● DATA RECORDS:
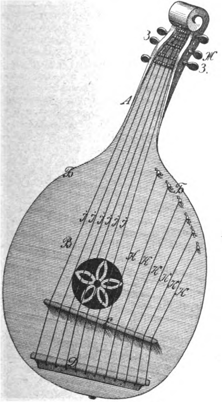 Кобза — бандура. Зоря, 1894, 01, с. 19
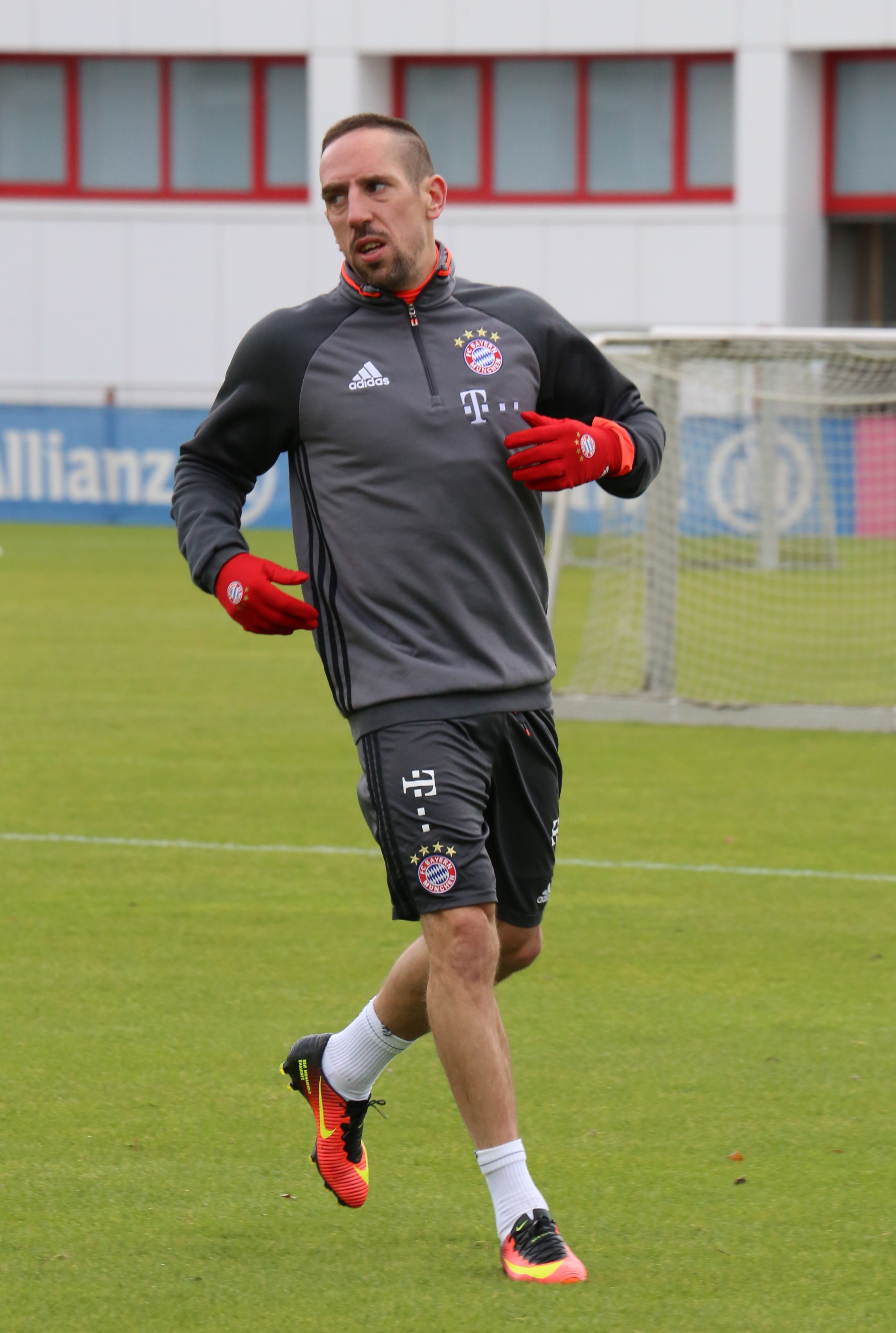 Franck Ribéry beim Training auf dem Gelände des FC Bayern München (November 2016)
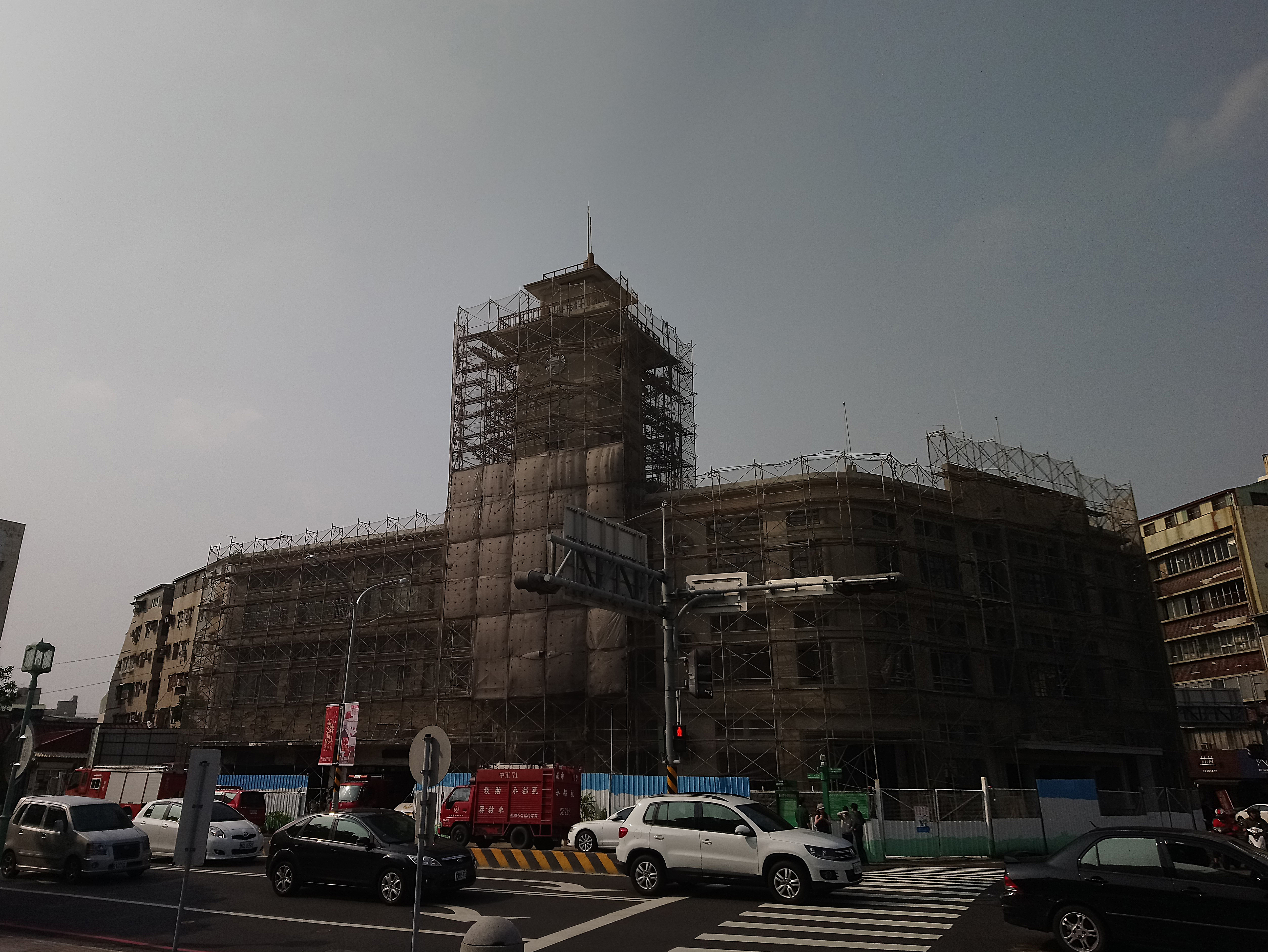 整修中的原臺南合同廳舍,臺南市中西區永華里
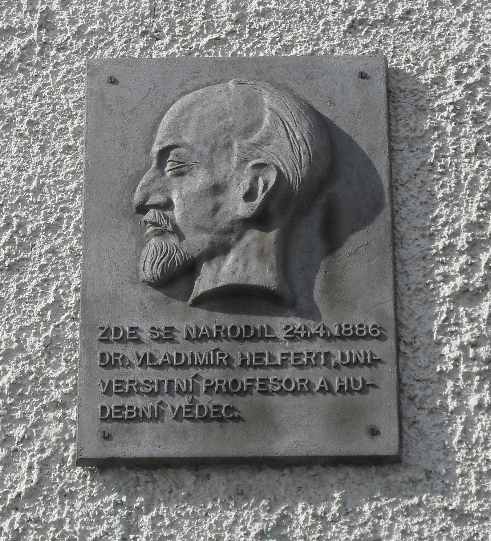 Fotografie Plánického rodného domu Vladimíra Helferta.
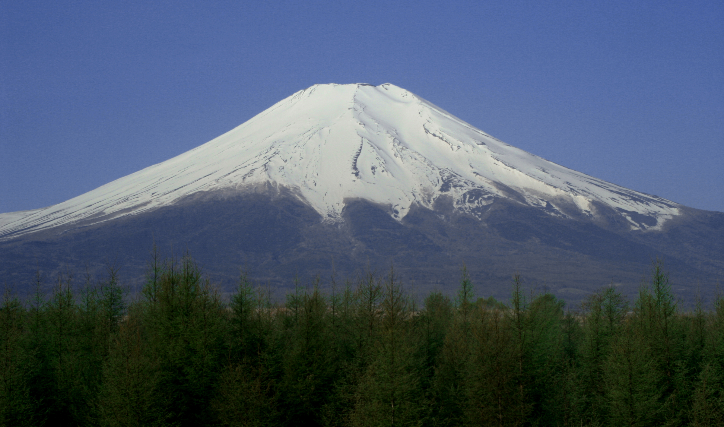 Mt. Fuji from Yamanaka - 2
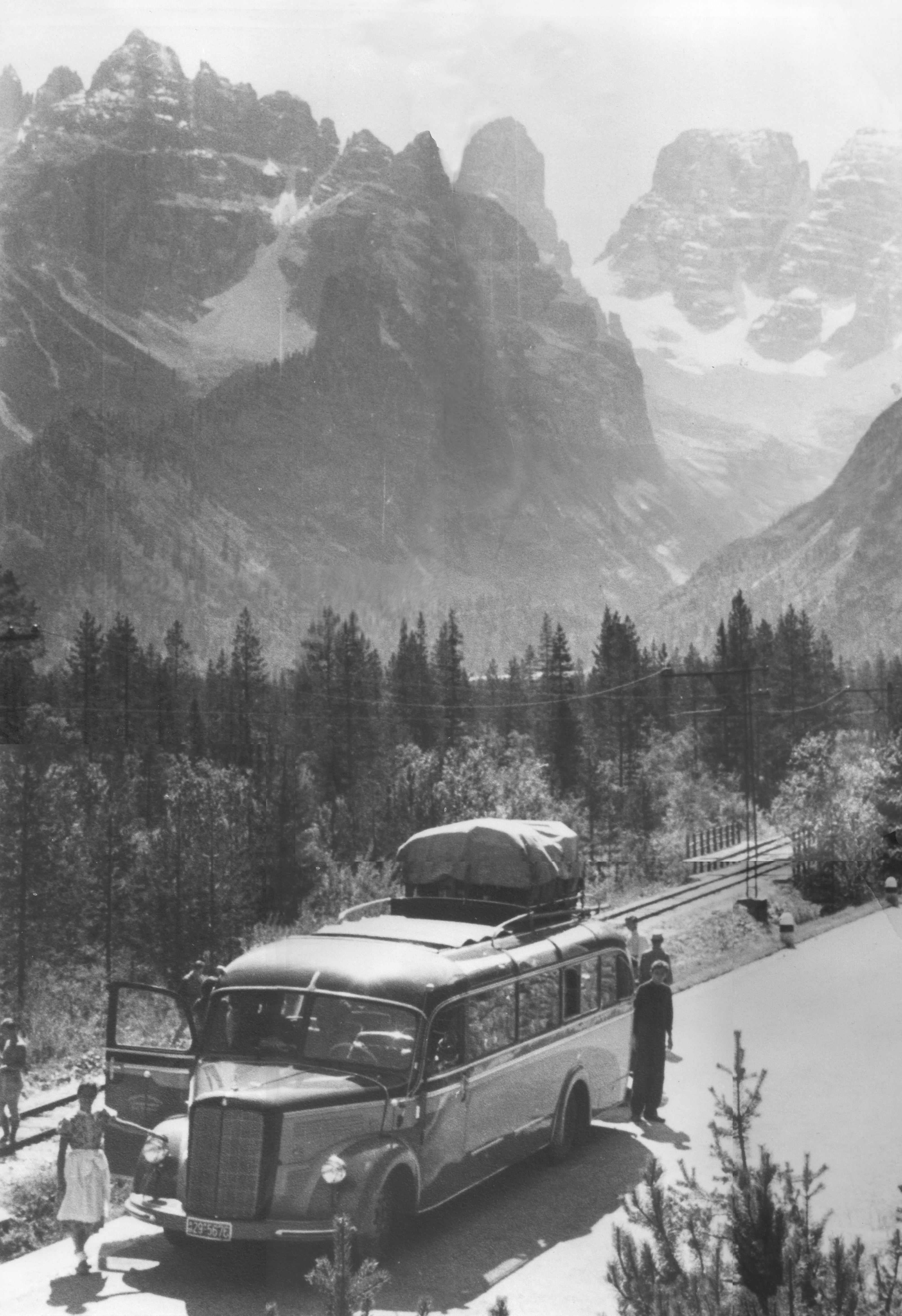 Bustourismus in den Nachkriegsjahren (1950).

---

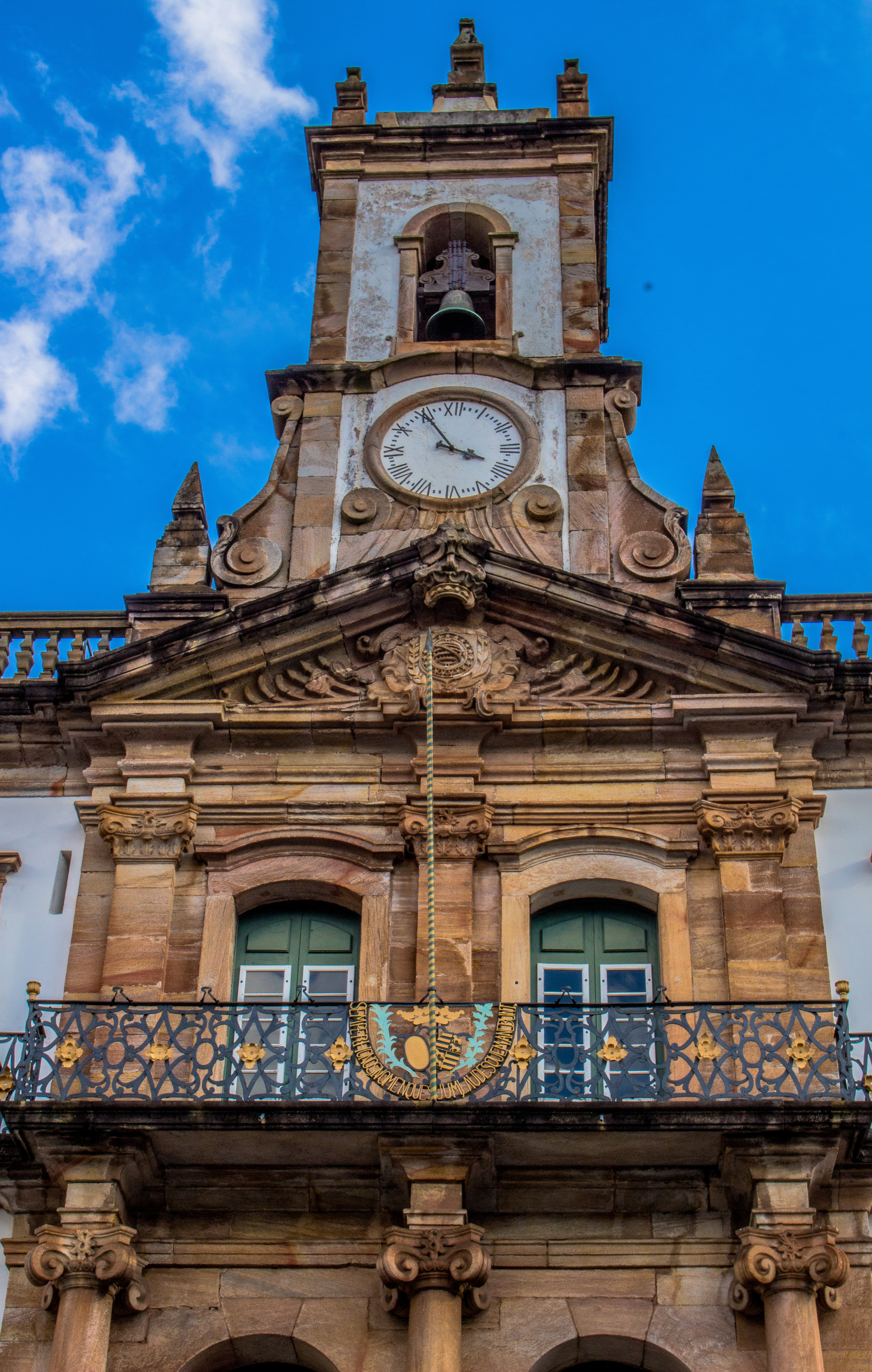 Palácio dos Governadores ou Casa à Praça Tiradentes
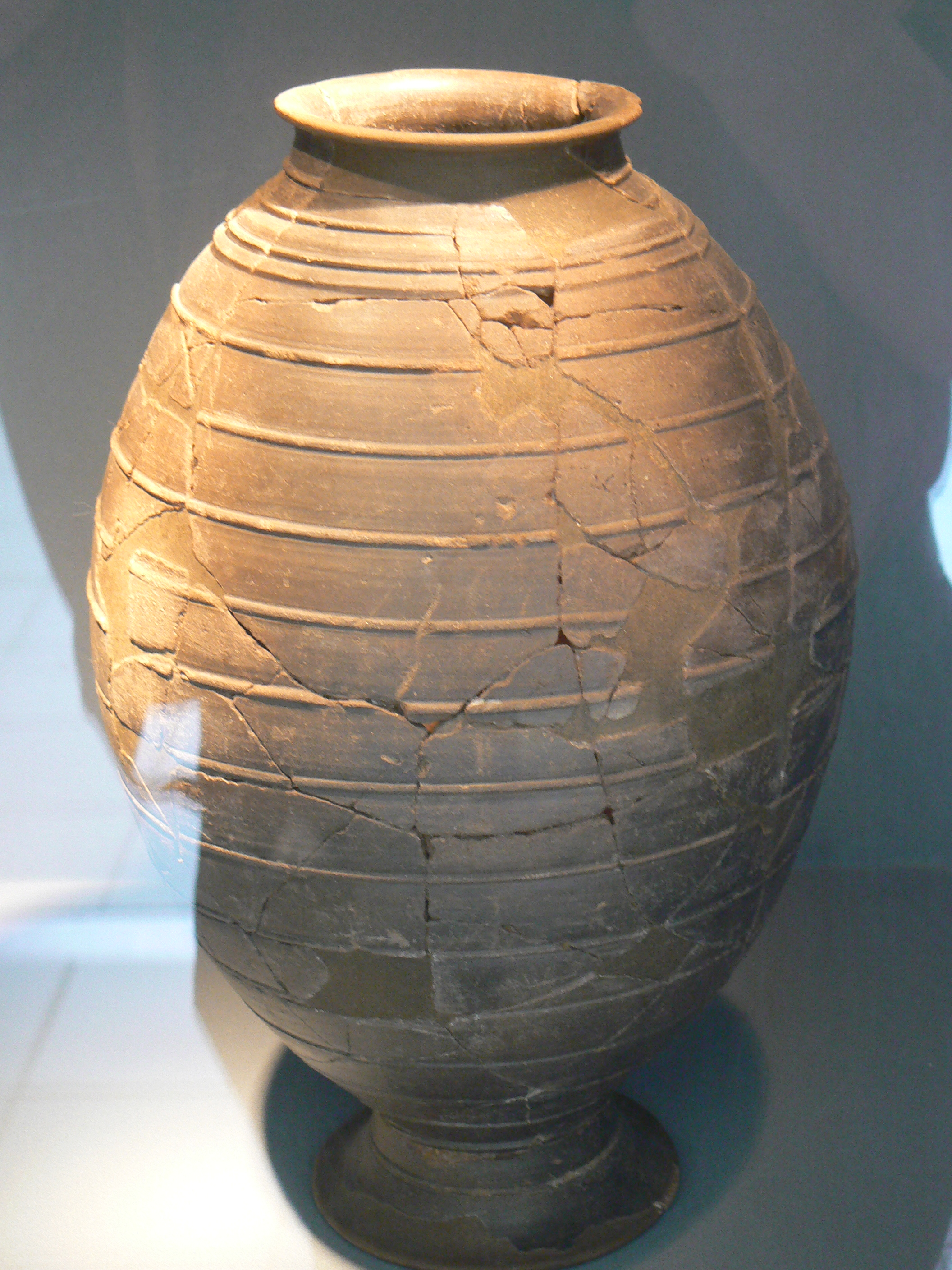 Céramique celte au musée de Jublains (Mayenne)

● EXERCISE DIRECTIONS: Above are records; repeat only the lines from the line with "Кобза — бандура. Зоря, 1894, 01, с. 19" through the line with "Bustourismus in den Nachkriegsjahren (1950).", and leave pictures out.

● EXERCISE RESPONSE:
 Кобза — бандура. Зоря, 1894, 01, с. 19
 Franck Ribéry beim Training auf dem Gelände des FC Bayern München (November 2016)
 整修中的原臺南合同廳舍,臺南市中西區永華里
 Fotografie Plánického rodného domu Vladimíra Helferta.
 Mt. Fuji from Yamanaka - 2
 Bustourismus in den Nachkriegsjahren (1950).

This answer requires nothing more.